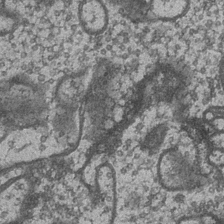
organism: Drosophila
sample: Optic medulla
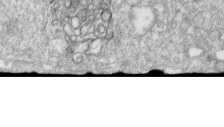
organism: Human
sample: HeLa cell HIV synapse
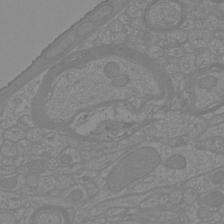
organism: Mouse
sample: Cortical neurons
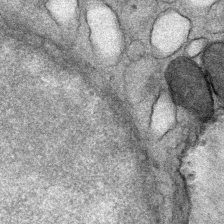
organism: Mouse
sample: Mouse Salivary gland
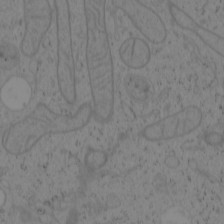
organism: Human
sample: HeLa cells
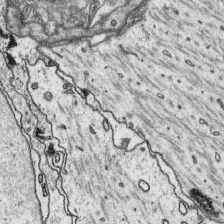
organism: Platynereis dumerilii
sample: Parapodia
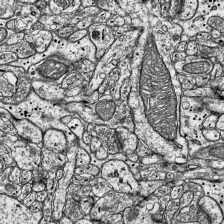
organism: Mouse
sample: Visual Cortex
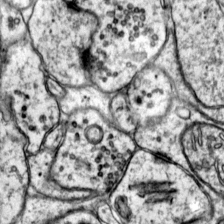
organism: Mouse
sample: Primary visual cortex
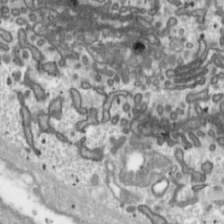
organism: Toxoplasma gondii
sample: Parasites in a vacuole inside a host cell
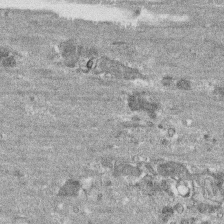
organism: Human
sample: CRL-1474
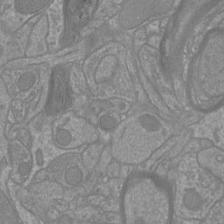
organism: Mouse
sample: Cortical neurons
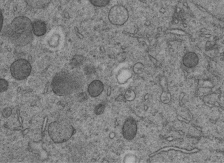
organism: C. elegans
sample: C. elegans embryo early stage
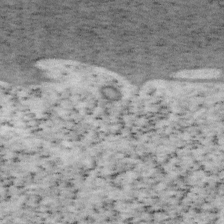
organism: Mouse
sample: OT-I killer T cells with ID8 ovarian cancer cells
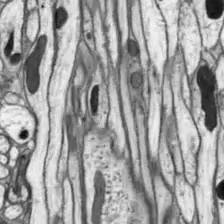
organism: Drosophila
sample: Optic lobe
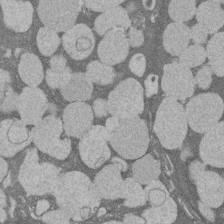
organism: Rat
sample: Salivary granule
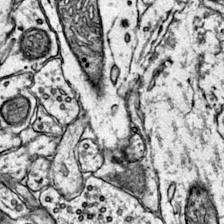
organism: Mouse
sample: Primary visual cortex
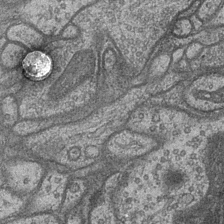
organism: Drosophila
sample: Optic medulla
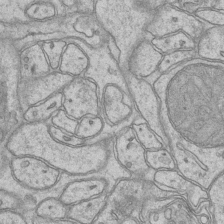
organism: Mouse
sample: CA1 Hippocampus
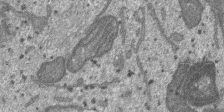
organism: Human
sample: Lung epithelial cells infected with SARS-CoV-2
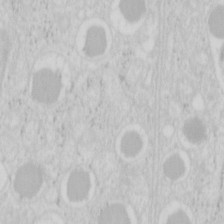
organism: Mouse
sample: Pancreas
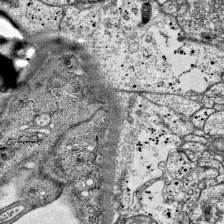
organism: Mouse
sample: Visual Cortex
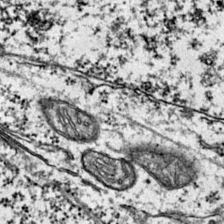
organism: Mouse
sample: Primary visual cortex
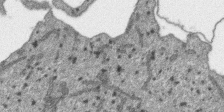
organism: Human
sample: Lung epithelial cells infected with SARS-CoV-2
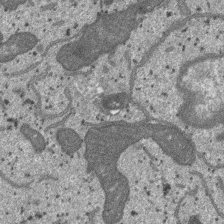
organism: Human
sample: Lung epithelial cells infected with SARS-CoV-2
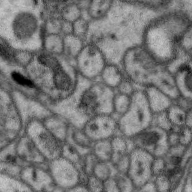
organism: Zebra finch
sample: Brain
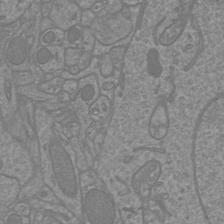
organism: Mouse
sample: Cortical neurons
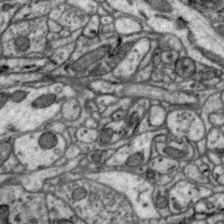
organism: Zebra finch
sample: Brain
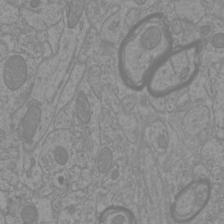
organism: Mouse
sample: Cortical neurons
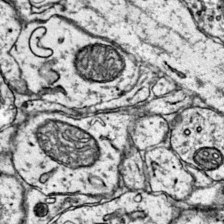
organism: Mouse
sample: Primary visual cortex
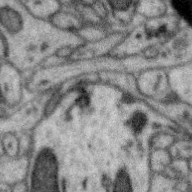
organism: Zebra finch
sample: Brain
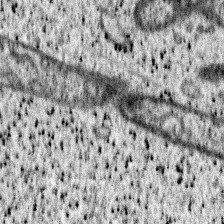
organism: Human
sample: HeLa cells
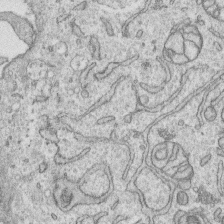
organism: Human
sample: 1205lu cells
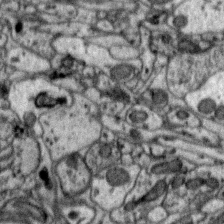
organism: Zebra finch
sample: Brain
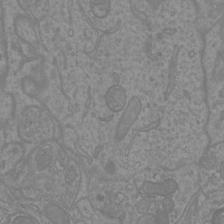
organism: Mouse
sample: Cortical neurons
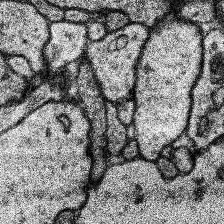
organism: Human
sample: Temporal Lobe
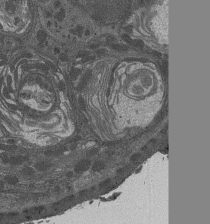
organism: Drosophila
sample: Antenna
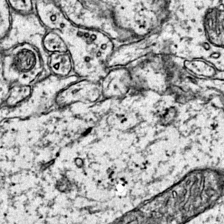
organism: Mouse
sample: Primary visual cortex
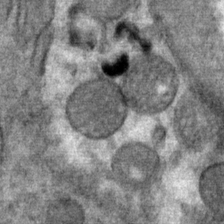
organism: Mouse
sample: Mouse Salivary gland
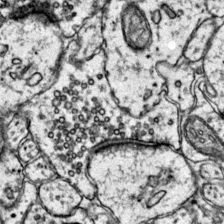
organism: Mouse
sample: Primary visual cortex
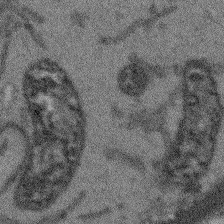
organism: Arabidopsis thaliana
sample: Root tip
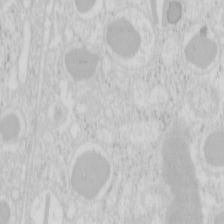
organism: Mouse
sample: Pancreas
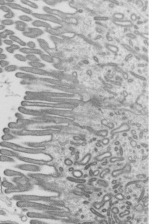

_TASK OBJECTIVE_
Only the text of the records is to be reproduced exactly; skip the pictures.

_REPLY_
organism: Drosophila
sample: Optic medulla
organism: Human
sample: HeLa cell HIV synapse
organism: Mouse
sample: Cortical neurons
organism: Mouse
sample: Mouse Salivary gland
organism: Human
sample: HeLa cells
organism: Platynereis dumerilii
sample: Parapodia
organism: Mouse
sample: Visual Cortex
organism: Mouse
sample: Primary visual cortex
organism: Toxoplasma gondii
sample: Parasites in a vacuole inside a host cell
organism: Human
sample: CRL-1474
organism: Mouse
sample: Cortical neurons
organism: C. elegans
sample: C. elegans embryo early stage
organism: Mouse
sample: OT-I killer T cells with ID8 ovarian cancer cells
organism: Drosophila
sample: Optic lobe
organism: Rat
sample: Salivary granule
organism: Mouse
sample: Primary visual cortex
organism: Drosophila
sample: Optic medulla
organism: Mouse
sample: CA1 Hippocampus
organism: Human
sample: Lung epithelial cells infected with SARS-CoV-2
organism: Mouse
sample: Pancreas
organism: Mouse
sample: Visual Cortex
organism: Mouse
sample: Primary visual cortex
organism: Human
sample: Lung epithelial cells infected with SARS-CoV-2
organism: Human
sample: Lung epithelial cells infected with SARS-CoV-2
organism: Zebra finch
sample: Brain
organism: Mouse
sample: Cortical neurons
organism: Zebra finch
sample: Brain
organism: Mouse
sample: Cortical neurons
organism: Mouse
sample: Primary visual cortex
organism: Zebra finch
sample: Brain
organism: Human
sample: HeLa cells
organism: Human
sample: 1205lu cells
organism: Zebra finch
sample: Brain
organism: Mouse
sample: Cortical neurons
organism: Human
sample: Temporal Lobe
organism: Drosophila
sample: Antenna
organism: Mouse
sample: Primary visual cortex
organism: Mouse
sample: Mouse Salivary gland
organism: Mouse
sample: Primary visual cortex
organism: Arabidopsis thaliana
sample: Root tip
organism: Mouse
sample: Pancreas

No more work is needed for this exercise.